L’accès à la nature reste inégal socialement et territorialement.
71 % des Français affirment que la nature les aide à aller mieux lorsqu’ils sont stressés ou anxieux. De plus, 12 % des Français ne mettent jamais les pieds dans la nature, tandis que 24 % citent le « manque de temps » comme excuse numéro un.
La nature, ça vous attire ? Oui… mais non. C’est ce que semble indiquer un sondage Ifop pour AllTrails, l’application et site dédiée aux randonnées et activités en plein air. Bien que la majorité des Français reconnaisse les bienfaits du temps passé dans la nature, une part significative d’entre eux s’en éloigne. Quelles en sont les raisons ? 20 Minutes a interrogé Mélusine Martin, sociologue de l’environnement, chercheuse à la Sorbonne et auteur du livre Se reconnecter à la nature (Larousse), pour analyser les résultats de cette enquête.

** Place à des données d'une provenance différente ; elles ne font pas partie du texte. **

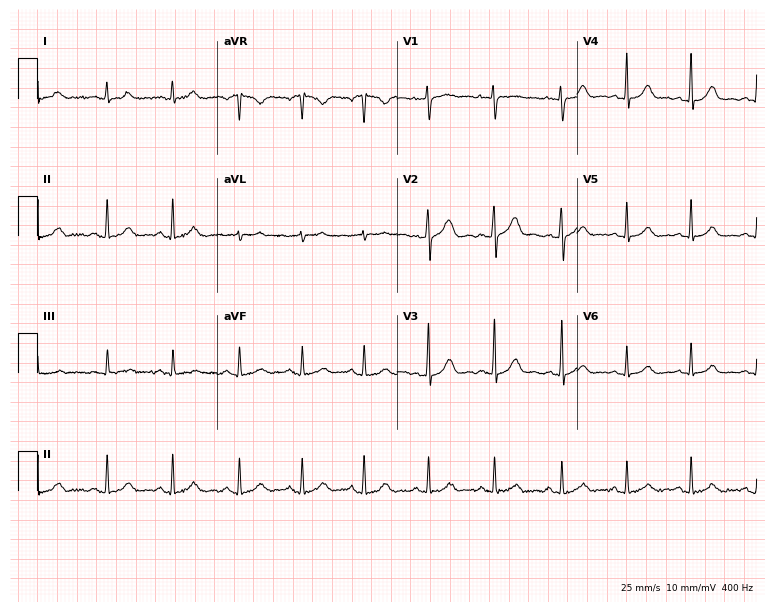
Electrocardiogram, a female patient, 32 years old. Overall reading on record: normal ECG.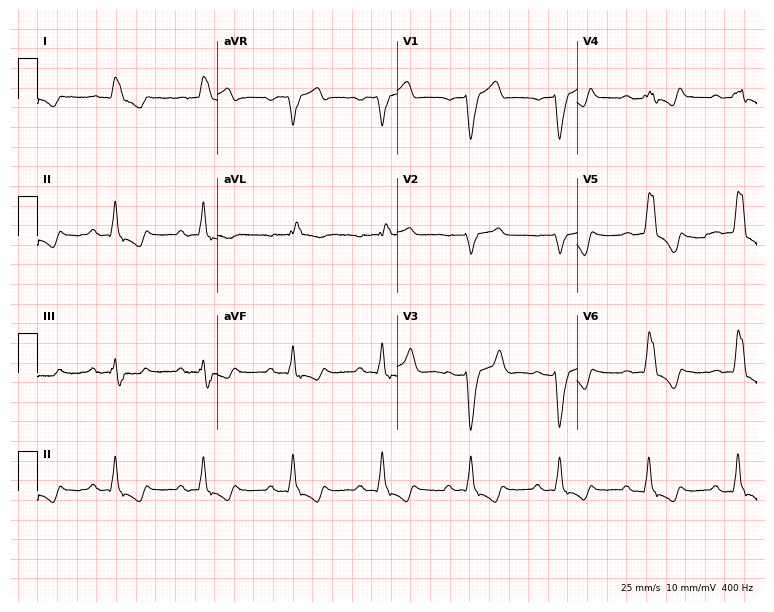
12-lead ECG from a man, 83 years old. Shows left bundle branch block.

Une fois par mois peut suffire
« Sentiment de liberté et d’évasion » ; « meilleure forme physique » ; « diminution du stress et de l’anxiété » ; « amélioration de l’humeur »… jusqu’au « sentiment plus fort de connexion avec les autres » : les Français le reconnaissent, les bénéfices liés au temps passé en nature sont nombreux. Étonnant ? Pas vraiment. Nous sommes 71 % à affirmer que la nature nous aide à aller mieux lorsque nous sommes stressés ou anxieux. À 83 %, nous estimons même qu’un seul contact mensuel avec la nature est bénéfique, selon le sondage réalisé par Ifop pour l’application AllTrails*. AllTrails présente notamment 500.000 itinéraires et permet de préparer ses sorties en plein air.
« Depuis la fin des années 1990, la science véhicule le message des bienfaits de la nature sur la santé et je constate qu’il est désormais ancré dans l’esprit des gens », se félicite Mélusine Martin, sociologue de l’environnement et chercheuse à la Sorbonne.
Un accès inégal à la nature
Ainsi, nous serions 41 % à passer au moins une fois par semaine du temps dans des environnements naturels : 36 % dans l’agglomération parisienne ; 38 % dans les communes urbaines de province, et 55 % dans les communes rurales. « Cela montre que l’accès à la nature reste socialement et territorialement inégal », analyse Mélusine Martin à propos de l’enquête pour AllTrails.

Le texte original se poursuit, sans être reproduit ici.